Conversation 73: HOW TO HAIKU?


With friends and those new to haiku I am often asked to explain this quixotic yet simple form. I tend to revert to the introductory description on THE DAILY HAIKU.  My opening shot is usually haiku is a short 3 line poem, 5/7/5 syllables a guideline not a rule that attempts to capture a moment. But within this I am aware that it does not help those start to write haiku, that the how is missing.  So I defer, as ever, to the power of our community and after writing this post: ‘HOW TO HAIKU? How would you encourage someone who has never written a haiku before to have a go – even in under 50 words’ here is the plethora of wonderful offerings to feast upon.


I feel that HOW TO HAIKU is a great accompaniment to our existing blog collection of imaginative responses to HAIKU – WHO ARE YOU? and also the highly entertaining and insightful responses to WHAT DO WE CALL A COLLECTION OF HAIKU WRITERS?

Can it be that between the three posts we are getting closer to the essence of haiku, even the essence of life itself!


Huge thanks to those that provided their input especially the final and extensive response on this post by Sebastien Revon.  For those who have not contributed their thoughts this is an open invitation here to add to this ongoing and most stimulating conversation.


Ger White

Get an idea, a picture

How would you express it simply?

Put that down on paper


John Lanyon

I would ask them to think of the most powerful experiences in their life, choose one or two, get them to write say 100 words about it, then invite them to reduce it to 17 syllables or fewer.

Or have them consider this very moment – make lists of what they can see, hear, smell, and then a list of what they are feeling.
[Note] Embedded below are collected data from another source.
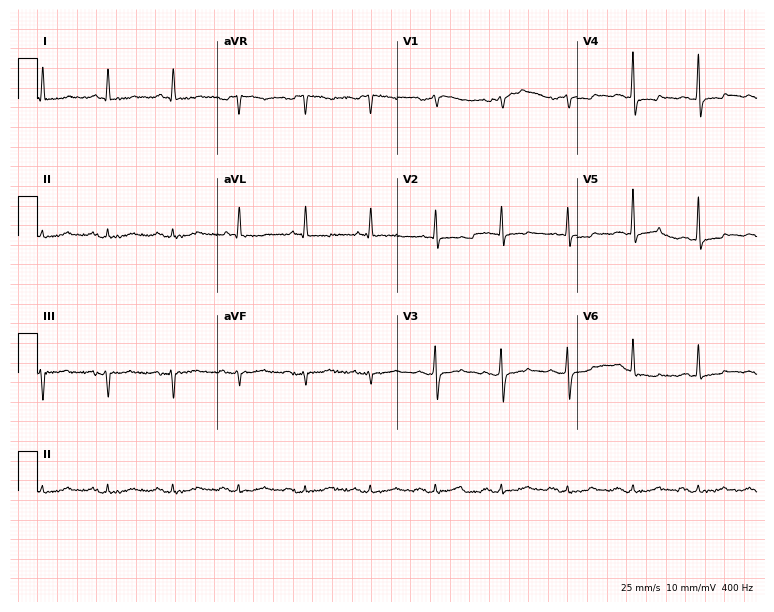
12-lead ECG from a man, 74 years old. No first-degree AV block, right bundle branch block (RBBB), left bundle branch block (LBBB), sinus bradycardia, atrial fibrillation (AF) or sinus tachycardia recorded for this tracing.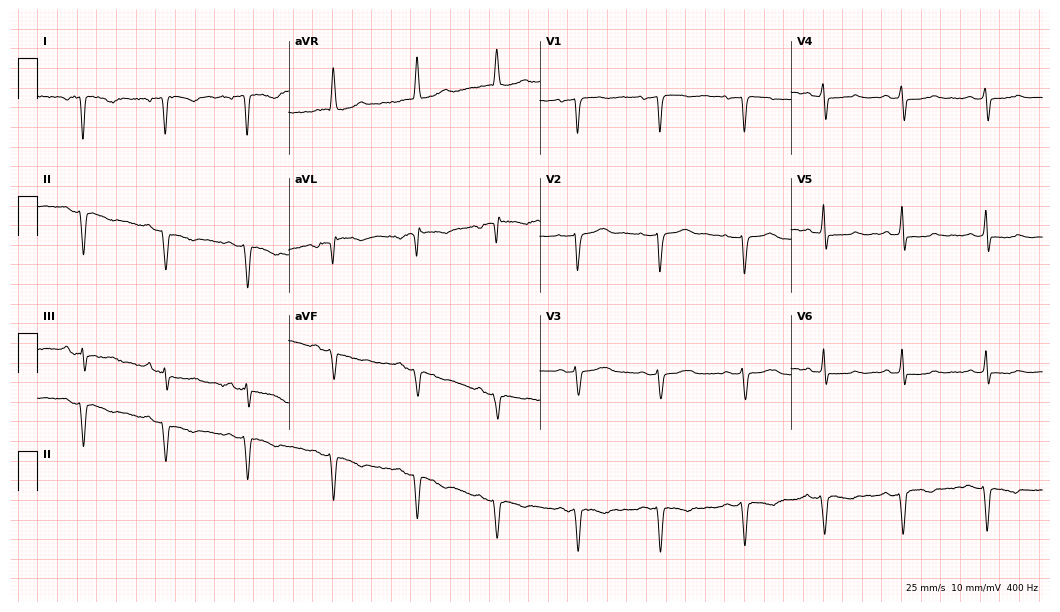
ECG — a woman, 65 years old. Screened for six findings — first-degree AV block, right bundle branch block, left bundle branch block, sinus bradycardia, atrial fibrillation, sinus tachycardia — none is recorded.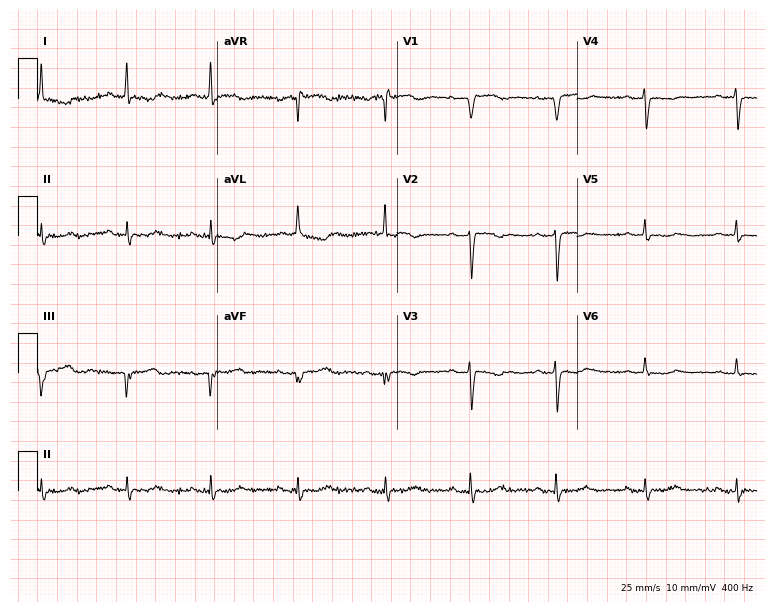
Resting 12-lead electrocardiogram. Patient: a 79-year-old woman. None of these six findings is recorded: first-degree AV block, right bundle branch block, left bundle branch block, sinus bradycardia, atrial fibrillation, sinus tachycardia.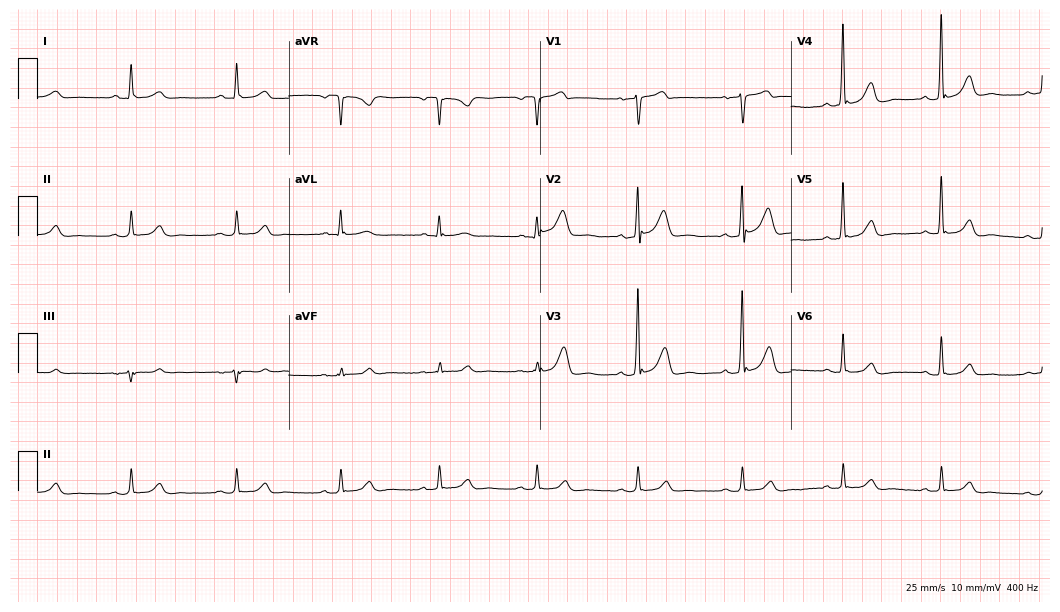
12-lead ECG (10.2-second recording at 400 Hz) from a man, 56 years old. Labelled as a normal ECG.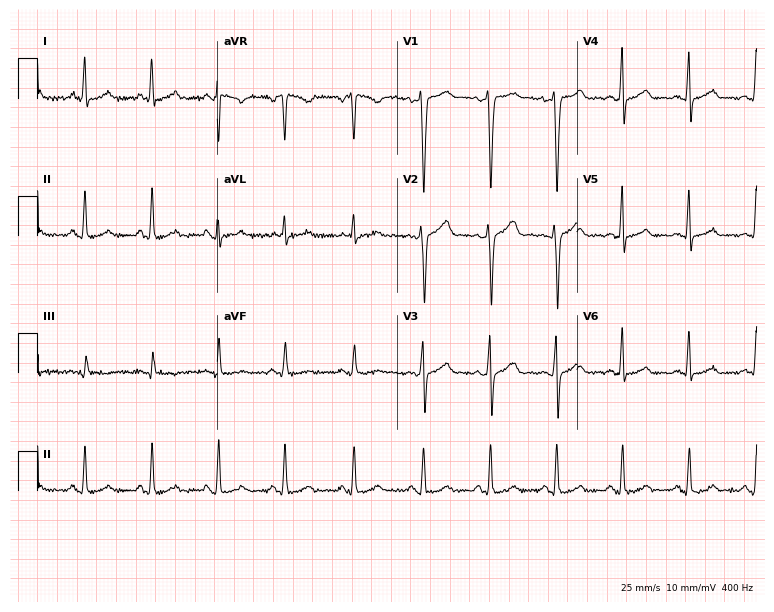
ECG — a woman, 28 years old. Screened for six findings — first-degree AV block, right bundle branch block, left bundle branch block, sinus bradycardia, atrial fibrillation, sinus tachycardia — none is recorded.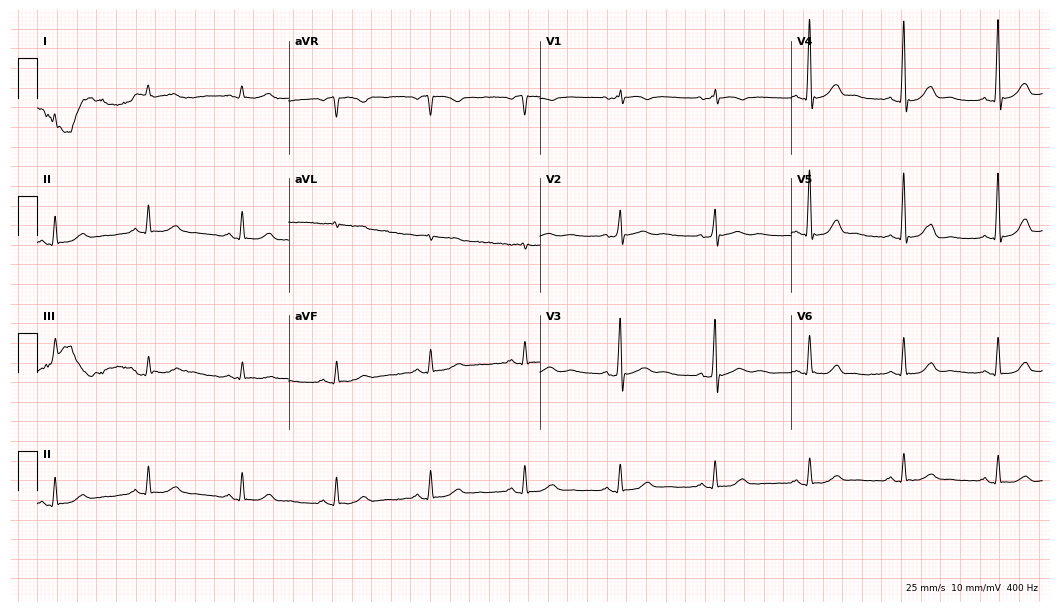
12-lead ECG from a 75-year-old male patient (10.2-second recording at 400 Hz). No first-degree AV block, right bundle branch block, left bundle branch block, sinus bradycardia, atrial fibrillation or sinus tachycardia recorded for this tracing.

Then try to put the two together.

Talk about the haiku that move you. Go into lots of detail. Share your enthusiasm. It’s catching.

Start with an icebreaker quiz about haiku to dispell various myths around haiku e.g haiku always have 17 syllables, haiku are usually serious, haiku were invented in the 17th C in Japan etc.


Julian Witts

I’d say, start small – capture a glimpse, and, to begin with, make the most of the 17 syllable guideline to help you really weigh the words and their possibilities. Plumb the depths with little shafts of light.

The classic’ English haiku is a 3-line poem, with the syllabic structure 5-7-5. That’s commonly thought of as the closest approximation we have to the original Japanese haikus.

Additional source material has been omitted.